-- TASK MATERIAL follows --

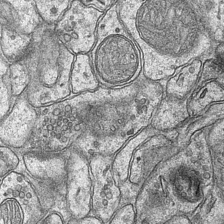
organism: Mouse
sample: CA1 Hippocampus
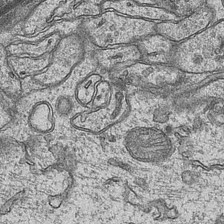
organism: Mouse
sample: CA1 Hippocampus
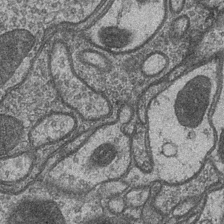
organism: Drosophila
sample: Optic medulla
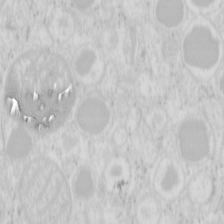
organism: Mouse
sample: Pancreas
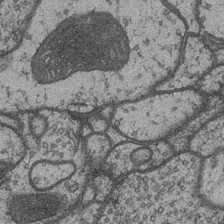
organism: Drosophila
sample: Optic medulla
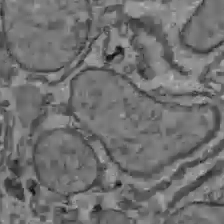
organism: C57BL Mouse
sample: Liver
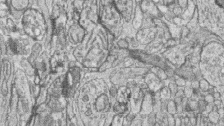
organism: Zebrafish
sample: synaptic ribbons in rod cells and cone cells
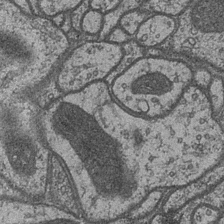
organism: Drosophila
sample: Optic medulla
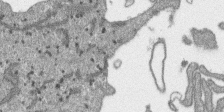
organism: Human
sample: Lung epithelial cells infected with SARS-CoV-2
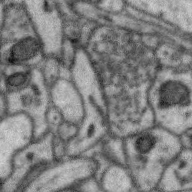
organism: Zebra finch
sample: Brain
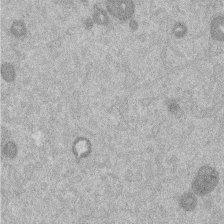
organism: Mouse
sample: Dividing mouse embryo 1 cell stage
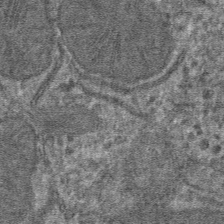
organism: Mouse
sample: Mouse hepatocytes
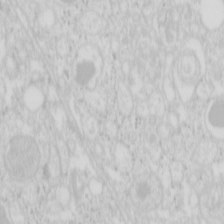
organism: Mouse
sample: Pancreas
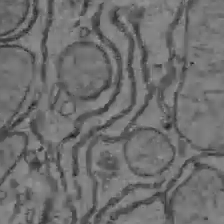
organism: C57BL Mouse
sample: Liver
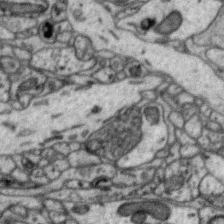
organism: Zebra finch
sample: Brain
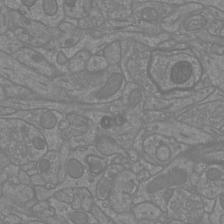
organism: Mouse
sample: Cortical neurons
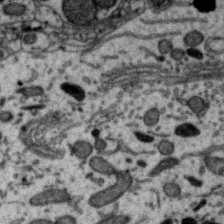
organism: Zebra finch
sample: Brain
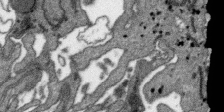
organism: Human
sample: Lung epithelial cells, uninfected (mock) control
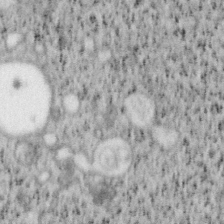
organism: Mouse
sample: OT-I killer T cells with ID8 ovarian cancer cells
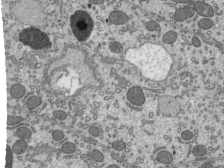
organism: Mouse
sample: Mouse epididymis efferent ductule cilia
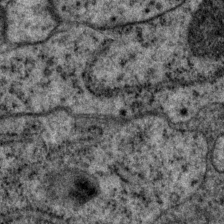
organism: P. pacificus
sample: Pharynx
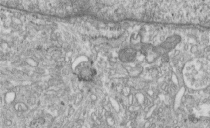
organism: Human
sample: Centriole in fibroblast cells
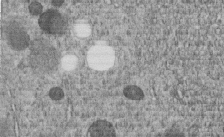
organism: C. elegans
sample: C. elegans embryo early stage
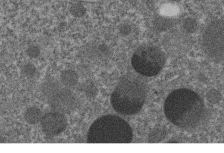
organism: C. elegans
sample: C. elegans embryo early stage
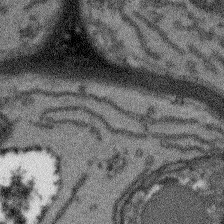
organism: Arabidopsis thaliana
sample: Root tip
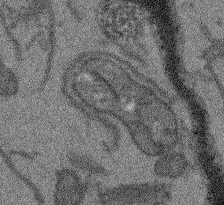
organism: Arabidopsis thaliana
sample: Root tip

-- TASK MATERIAL concluded --

# WORK INSTRUCTIONS
Type out the entries again without a single change, and leave the pictures out.

# YOUR RESPONSE
organism: Mouse
sample: CA1 Hippocampus
organism: Mouse
sample: CA1 Hippocampus
organism: Drosophila
sample: Optic medulla
organism: Mouse
sample: Pancreas
organism: Drosophila
sample: Optic medulla
organism: C57BL Mouse
sample: Liver
organism: Zebrafish
sample: synaptic ribbons in rod cells and cone cells
organism: Drosophila
sample: Optic medulla
organism: Human
sample: Lung epithelial cells infected with SARS-CoV-2
organism: Zebra finch
sample: Brain
organism: Mouse
sample: Dividing mouse embryo 1 cell stage
organism: Mouse
sample: Mouse hepatocytes
organism: Mouse
sample: Pancreas
organism: C57BL Mouse
sample: Liver
organism: Zebra finch
sample: Brain
organism: Mouse
sample: Cortical neurons
organism: Zebra finch
sample: Brain
organism: Human
sample: Lung epithelial cells, uninfected (mock) control
organism: Mouse
sample: OT-I killer T cells with ID8 ovarian cancer cells
organism: Mouse
sample: Mouse epididymis efferent ductule cilia
organism: P. pacificus
sample: Pharynx
organism: Human
sample: Centriole in fibroblast cells
organism: C. elegans
sample: C. elegans embryo early stage
organism: C. elegans
sample: C. elegans embryo early stage
organism: Arabidopsis thaliana
sample: Root tip
organism: Arabidopsis thaliana
sample: Root tip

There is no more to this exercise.